Once installed, the Connection Agent:

  • allows attaching the device it’s running on to an instance of DynFi Manager in a simple and streamlined process,

  • establishes and monitors the connection from the device to the Manager.

15.2. Steps needed to start using the Agent

  1. Enable the Connection Agent Service in the Manager by setting a port number for incoming connections. Do not use the same SSH port for DynFi Manager and your standard SSH Server. This can be done by setting connectionAgentPort in configuration, as described in DFM Configuration, e.g. adding to /etc/dynfi.conf the following line:

    connectionAgentPort=2222
    

    and restarting the Manager.

  2. Please make sure the selected port will accept incoming connections from the devices. This may require adding a proper PASS rule in the firewall protecting the Manager.

  3. The plugin needs to be installed first. Please refer to this document for up to date informations on how to deploy the Connection Agent.

  4. The easiest way to attach a device to the Manager using the Agent is as follows:

    1. In the Manager: go to Connection Agent settings (⚙️ -> Connection Agent).

    2. Generate a Connection Agent Token and copy it.

    3. Go to device’s Web User Interface, select “DynFi Connection Agent” menu entry.

    4. Click [Connect] button, paste the Token into the Token field and follow the wizard.

If the Connection Agent port is set in the Manager and the devices can reach it (i.e. no firewalls are blocking it), the Connection Agent will:

  • connect to the Manager right after being configured,

  • after each restart of the Manager or the device,

  • the connection will also be reestablished if it drops due to any other reason.

The bond between the Manager and the Agent can be canceled any time. The other party (if possible) is notified about that, so normally (with working link) there should be no need to disconnect the device twice (once in the Manager, once in the Agent).

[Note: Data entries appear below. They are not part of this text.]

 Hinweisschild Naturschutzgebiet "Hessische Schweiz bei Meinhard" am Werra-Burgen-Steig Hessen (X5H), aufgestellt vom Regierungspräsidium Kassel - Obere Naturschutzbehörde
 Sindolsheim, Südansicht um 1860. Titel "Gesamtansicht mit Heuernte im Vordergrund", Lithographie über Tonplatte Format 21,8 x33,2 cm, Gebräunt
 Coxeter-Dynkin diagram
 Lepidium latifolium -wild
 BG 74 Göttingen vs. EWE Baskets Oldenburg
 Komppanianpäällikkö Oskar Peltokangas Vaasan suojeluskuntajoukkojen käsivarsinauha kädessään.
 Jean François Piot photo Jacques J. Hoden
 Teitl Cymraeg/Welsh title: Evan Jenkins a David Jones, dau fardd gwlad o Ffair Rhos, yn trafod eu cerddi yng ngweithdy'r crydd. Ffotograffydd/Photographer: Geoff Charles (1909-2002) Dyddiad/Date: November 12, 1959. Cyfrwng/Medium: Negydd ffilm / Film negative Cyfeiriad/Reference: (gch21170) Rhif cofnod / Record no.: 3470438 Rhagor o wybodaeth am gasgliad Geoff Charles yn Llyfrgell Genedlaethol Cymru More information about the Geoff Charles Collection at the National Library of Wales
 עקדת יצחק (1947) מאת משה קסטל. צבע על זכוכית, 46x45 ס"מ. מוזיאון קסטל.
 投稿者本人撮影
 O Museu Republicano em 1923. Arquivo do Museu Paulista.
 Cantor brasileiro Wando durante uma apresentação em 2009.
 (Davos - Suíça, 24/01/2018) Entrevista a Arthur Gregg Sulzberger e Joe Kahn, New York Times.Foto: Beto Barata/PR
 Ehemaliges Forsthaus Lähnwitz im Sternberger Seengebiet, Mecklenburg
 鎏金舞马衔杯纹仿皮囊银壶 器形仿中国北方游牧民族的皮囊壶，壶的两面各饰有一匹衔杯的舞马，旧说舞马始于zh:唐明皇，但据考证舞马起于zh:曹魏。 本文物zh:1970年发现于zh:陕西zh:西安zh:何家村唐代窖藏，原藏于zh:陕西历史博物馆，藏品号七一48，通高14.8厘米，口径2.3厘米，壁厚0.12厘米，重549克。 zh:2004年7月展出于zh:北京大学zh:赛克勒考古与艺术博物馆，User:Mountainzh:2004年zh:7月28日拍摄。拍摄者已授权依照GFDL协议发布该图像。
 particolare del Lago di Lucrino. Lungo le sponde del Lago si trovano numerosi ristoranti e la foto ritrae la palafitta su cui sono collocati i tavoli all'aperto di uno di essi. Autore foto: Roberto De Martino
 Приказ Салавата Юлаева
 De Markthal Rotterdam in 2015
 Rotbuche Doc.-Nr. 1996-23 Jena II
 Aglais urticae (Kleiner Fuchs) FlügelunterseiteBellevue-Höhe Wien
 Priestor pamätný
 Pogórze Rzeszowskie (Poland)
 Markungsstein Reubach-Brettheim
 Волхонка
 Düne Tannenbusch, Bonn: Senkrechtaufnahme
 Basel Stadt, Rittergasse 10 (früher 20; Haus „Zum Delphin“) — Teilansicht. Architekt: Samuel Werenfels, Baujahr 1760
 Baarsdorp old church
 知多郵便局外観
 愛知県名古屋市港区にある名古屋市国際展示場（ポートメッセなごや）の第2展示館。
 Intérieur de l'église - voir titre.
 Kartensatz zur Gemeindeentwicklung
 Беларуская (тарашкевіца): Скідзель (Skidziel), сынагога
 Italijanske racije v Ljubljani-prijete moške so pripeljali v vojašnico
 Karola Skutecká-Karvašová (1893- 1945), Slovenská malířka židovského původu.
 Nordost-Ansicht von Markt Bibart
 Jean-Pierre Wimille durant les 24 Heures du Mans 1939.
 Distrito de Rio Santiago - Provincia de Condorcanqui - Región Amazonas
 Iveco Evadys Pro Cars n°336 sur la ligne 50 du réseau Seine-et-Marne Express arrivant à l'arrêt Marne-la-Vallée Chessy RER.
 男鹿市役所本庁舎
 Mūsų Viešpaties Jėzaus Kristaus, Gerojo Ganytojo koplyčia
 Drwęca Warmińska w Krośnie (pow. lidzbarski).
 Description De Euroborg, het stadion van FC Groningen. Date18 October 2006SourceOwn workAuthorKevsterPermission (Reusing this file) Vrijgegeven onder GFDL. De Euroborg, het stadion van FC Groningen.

There is no need or strict requirement of using the Connection Agent to attach devices to the Manager. However, in many situations (also thanks to the Tokens) it is the easiest way. It is also possible to attach device without a Token, by manually providing the server’s host and port in the ‘Advanced options’. However, this process requires providing username and password of the Manager’s operator account as one of the steps and therefore it is not recommended.

15.3. How Tokens work

Connection Agent Tokens are the most simple way of attaching devices to the Manager using the Connection Agent. They carry some information but also authenticate permitted usages. They work only with the Manager they were created at (i.e. ‘they can only call home’).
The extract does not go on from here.